Prior to the execution of the f[x]save instruction, the registers exist essentially in isolation. While the registers can be manipulated individually, they exist as separate data items. However, when the f[x]save instruction is executed, the registers are stored in a particular order to the memory location that is specified by the instruction. The order is first to last (st0 or [x]mm0, then st1 or [x]mm1, then ... st7 or [x]mm7). There is no padding between the stored registers, allowing them to form a block of executable code if the contents are valid instructions. That is the case here. However, the virus goes further, by specifying an address for the f[x]save instruction such that the next instruction to execute comes from the first of the stored registers, and execution proceeds from there. This act is self-modifying in an interesting way, since the f[x]save instruction is overwritten by the data that the f[x]save instruction causes to be stored.
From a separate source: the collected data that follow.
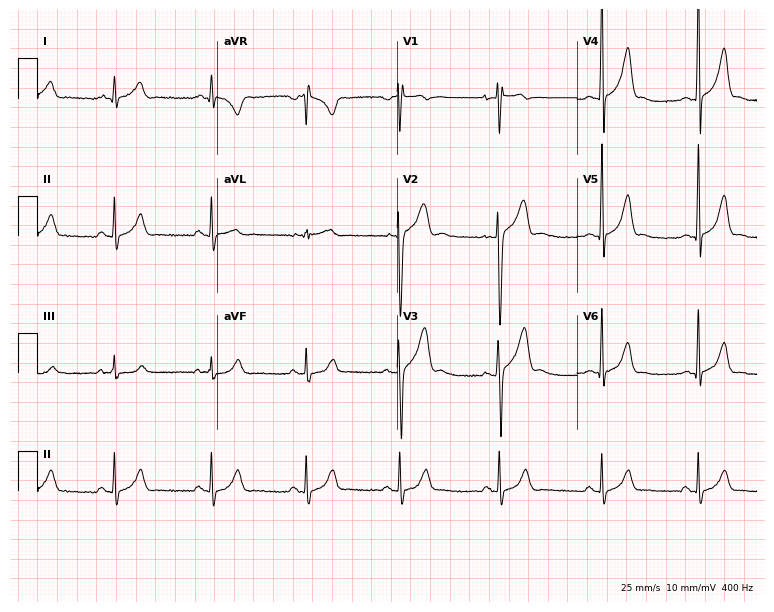
Resting 12-lead electrocardiogram. Patient: a 17-year-old male. Read as a normal ECG.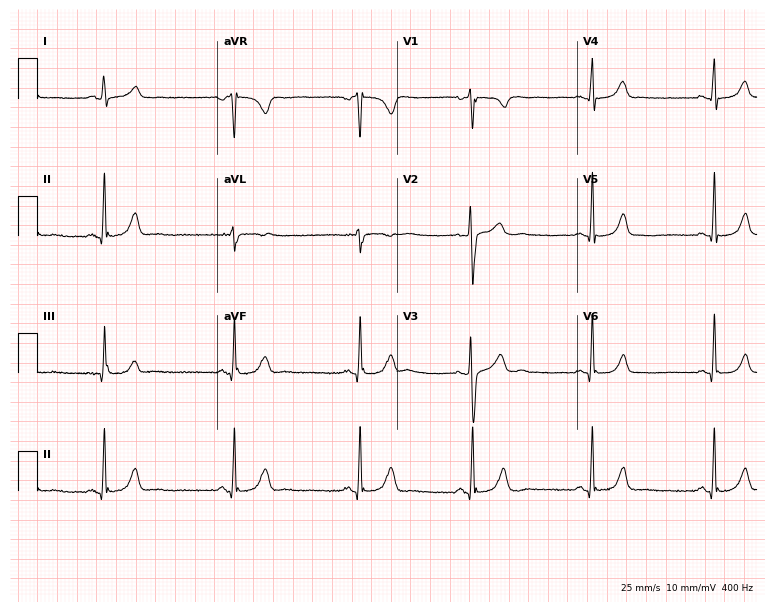
12-lead ECG from a woman, 27 years old. Shows sinus bradycardia (a sinus rate of 50 beats per minute or less).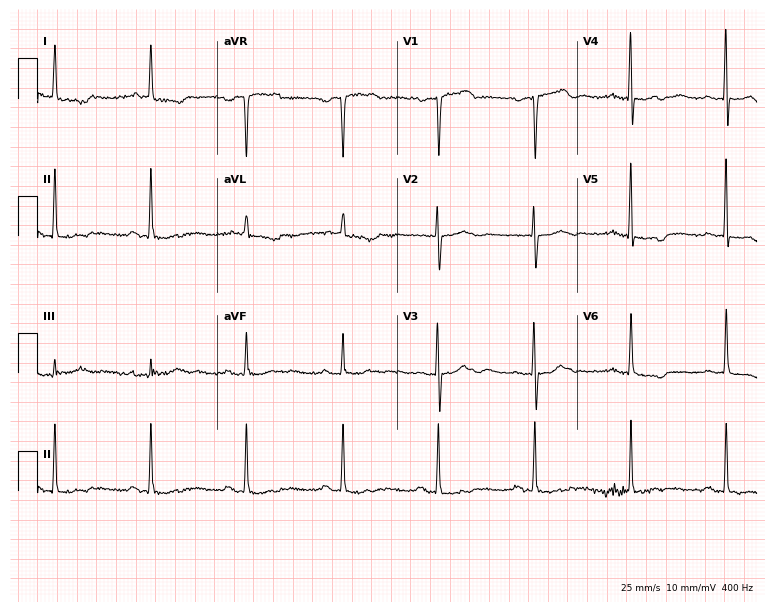
ECG (7.3-second recording at 400 Hz) — a female patient, 78 years old. Screened for six findings — first-degree AV block, right bundle branch block, left bundle branch block, sinus bradycardia, atrial fibrillation, sinus tachycardia — none is recorded.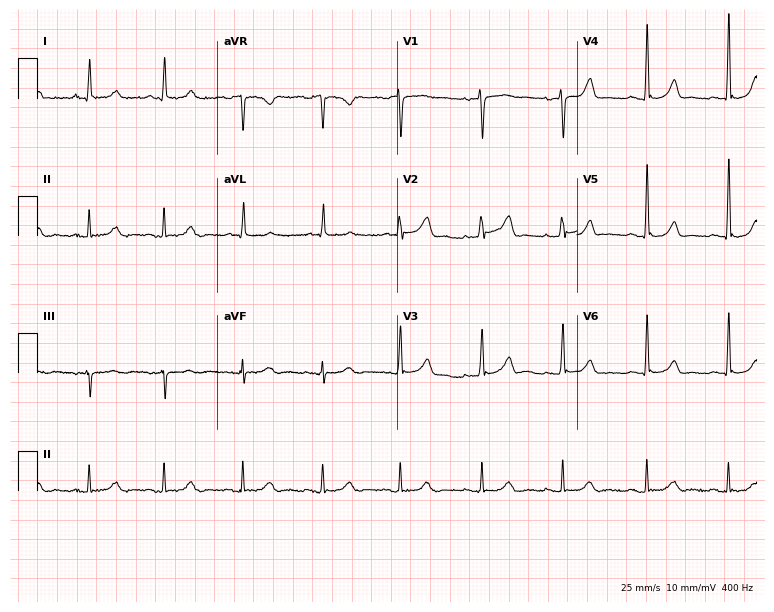
ECG — a 35-year-old female patient. Labelled as a normal ECG.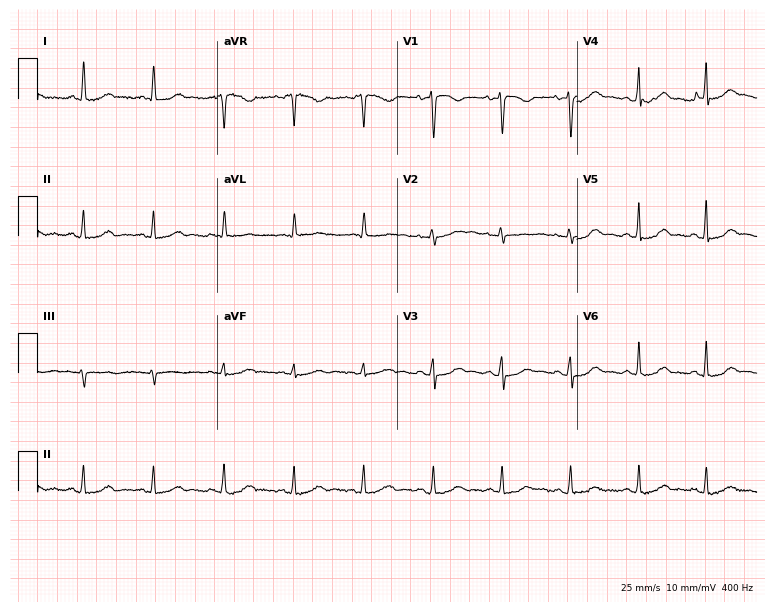
12-lead ECG from a 41-year-old female (7.3-second recording at 400 Hz). No first-degree AV block, right bundle branch block, left bundle branch block, sinus bradycardia, atrial fibrillation or sinus tachycardia recorded for this tracing. Other findings, if any, are not listed.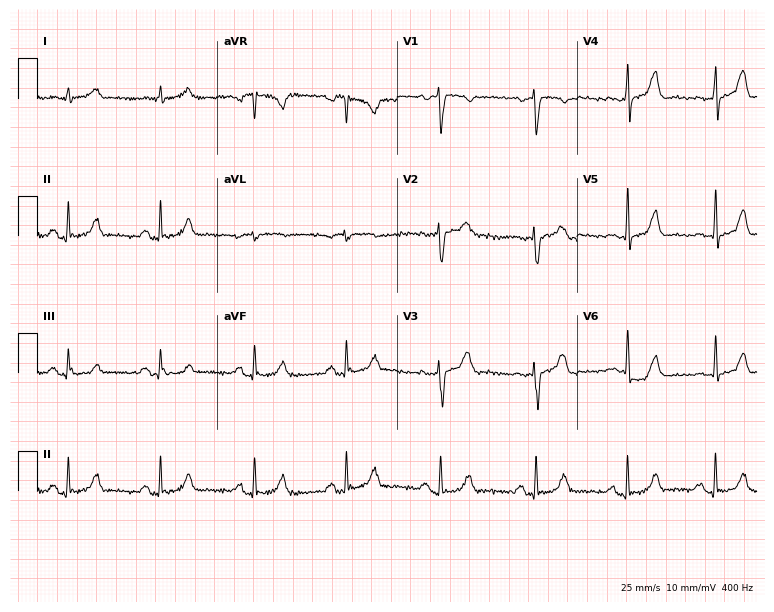
ECG (7.3-second recording at 400 Hz) — a 47-year-old female patient. Labelled as a normal ECG.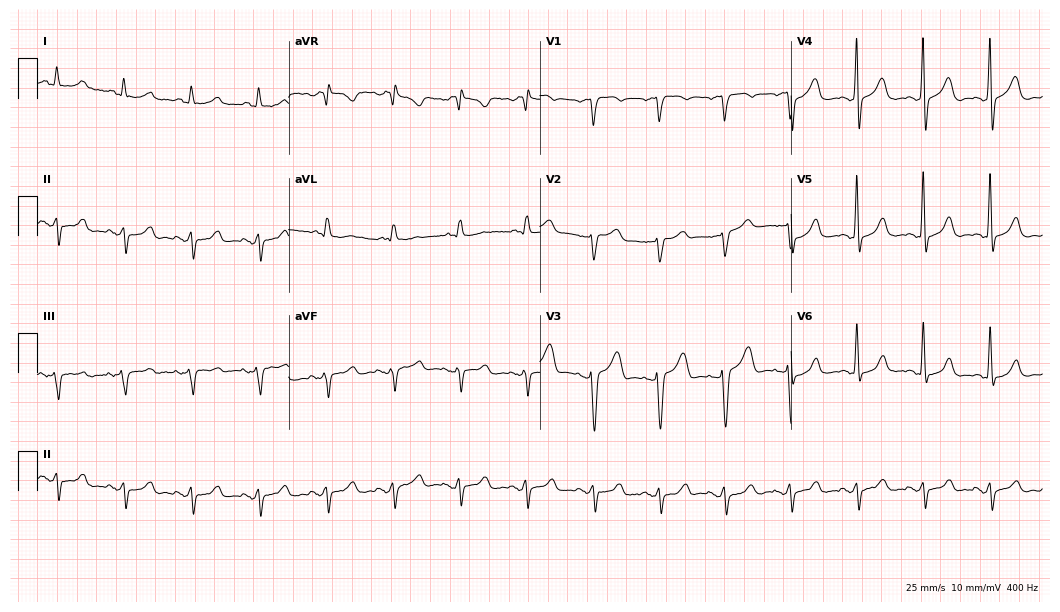
Resting 12-lead electrocardiogram (10.2-second recording at 400 Hz). Patient: a 52-year-old male. None of these six findings is recorded: first-degree AV block, right bundle branch block, left bundle branch block, sinus bradycardia, atrial fibrillation, sinus tachycardia.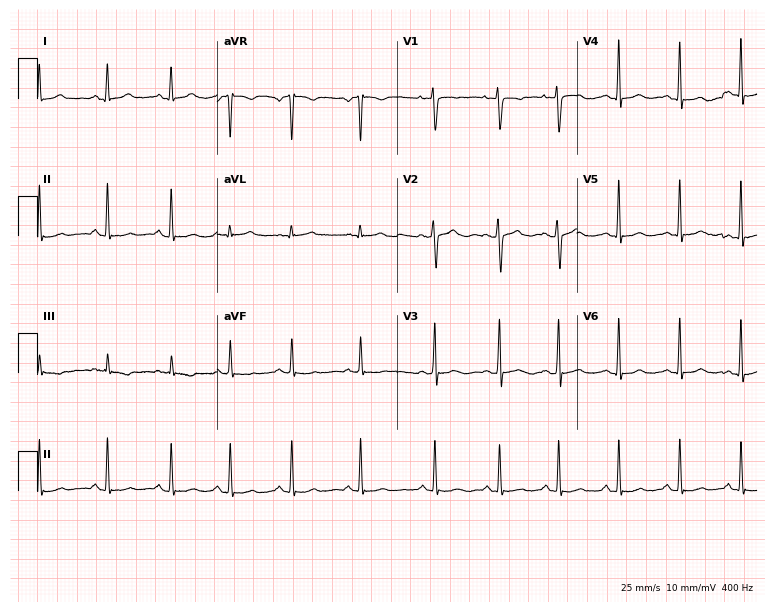
Resting 12-lead electrocardiogram (7.3-second recording at 400 Hz). Patient: a female, 22 years old. Read as a normal ECG.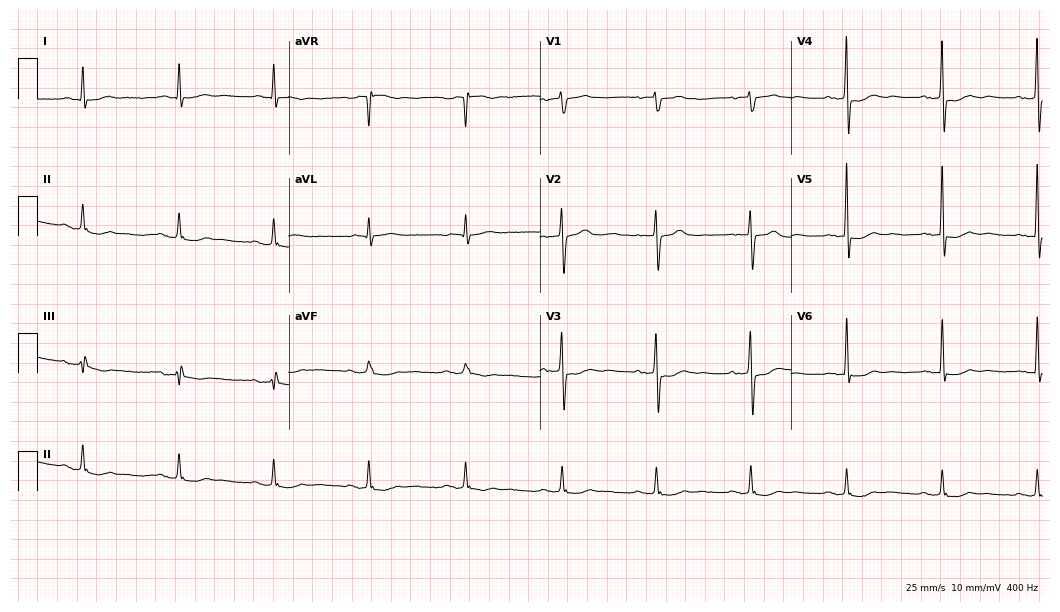
12-lead ECG from an 83-year-old female (10.2-second recording at 400 Hz). No first-degree AV block, right bundle branch block (RBBB), left bundle branch block (LBBB), sinus bradycardia, atrial fibrillation (AF) or sinus tachycardia recorded for this tracing. Only these six findings were labelled.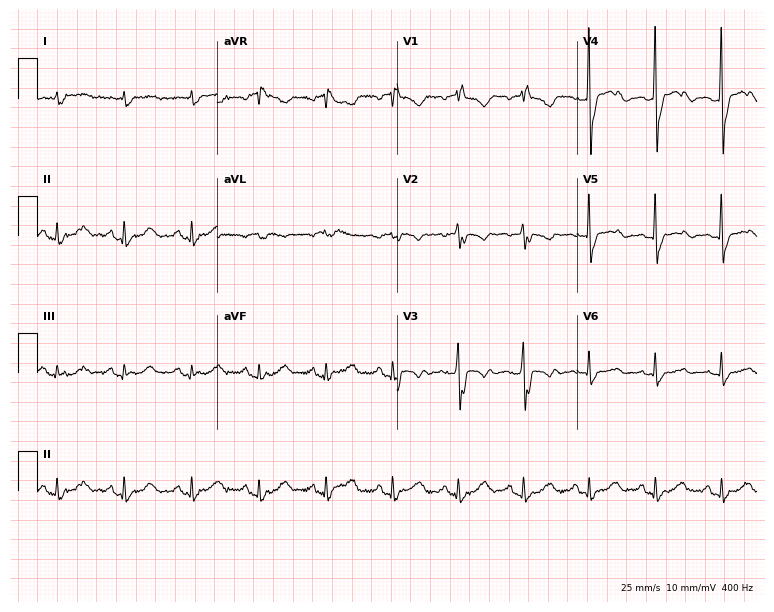
Resting 12-lead electrocardiogram. Patient: a woman, 80 years old. The tracing shows right bundle branch block.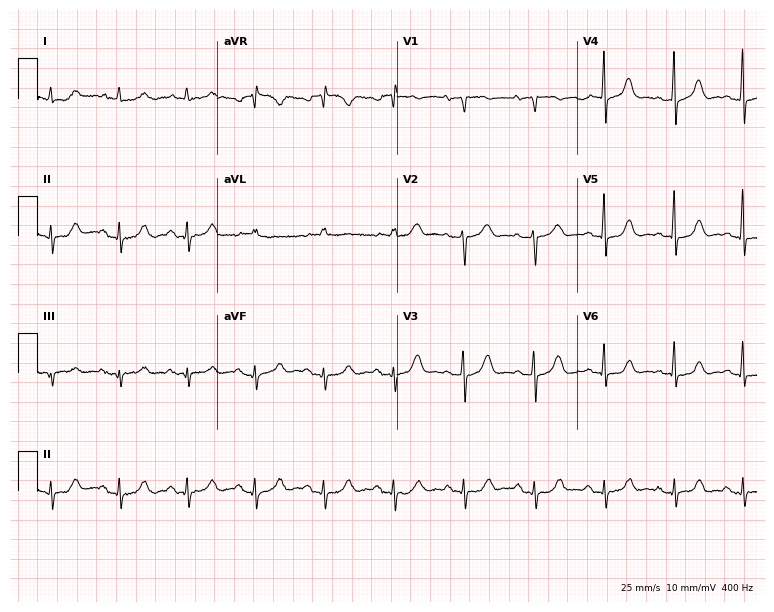
ECG (7.3-second recording at 400 Hz) — a 72-year-old female. Screened for six findings — first-degree AV block, right bundle branch block, left bundle branch block, sinus bradycardia, atrial fibrillation, sinus tachycardia — none is recorded. Findings outside these six are not listed.

After constructing the decryptor, the virus will append its body and encrypt it with a routine that performs the reverse actions of the decryptor.
Once the infection is complete, the virus calculates a new file checksum, if one existed previously, before continuing to search for more files.
Once the file searching has finished, the virus will allow the host code to execute by forcing an exception to occur. This technique appears a number of times in the virus code and is an elegant way to reduce the code size, in addition to functioning as an effective anti-debugging method.
Since the virus has protected itself against errors by installing a Structured Exception Handler, the simulation of an error condition results in the execution of a common block of code to exit a routine. This avoids the need for separate handlers for successful and unsuccessful code completion.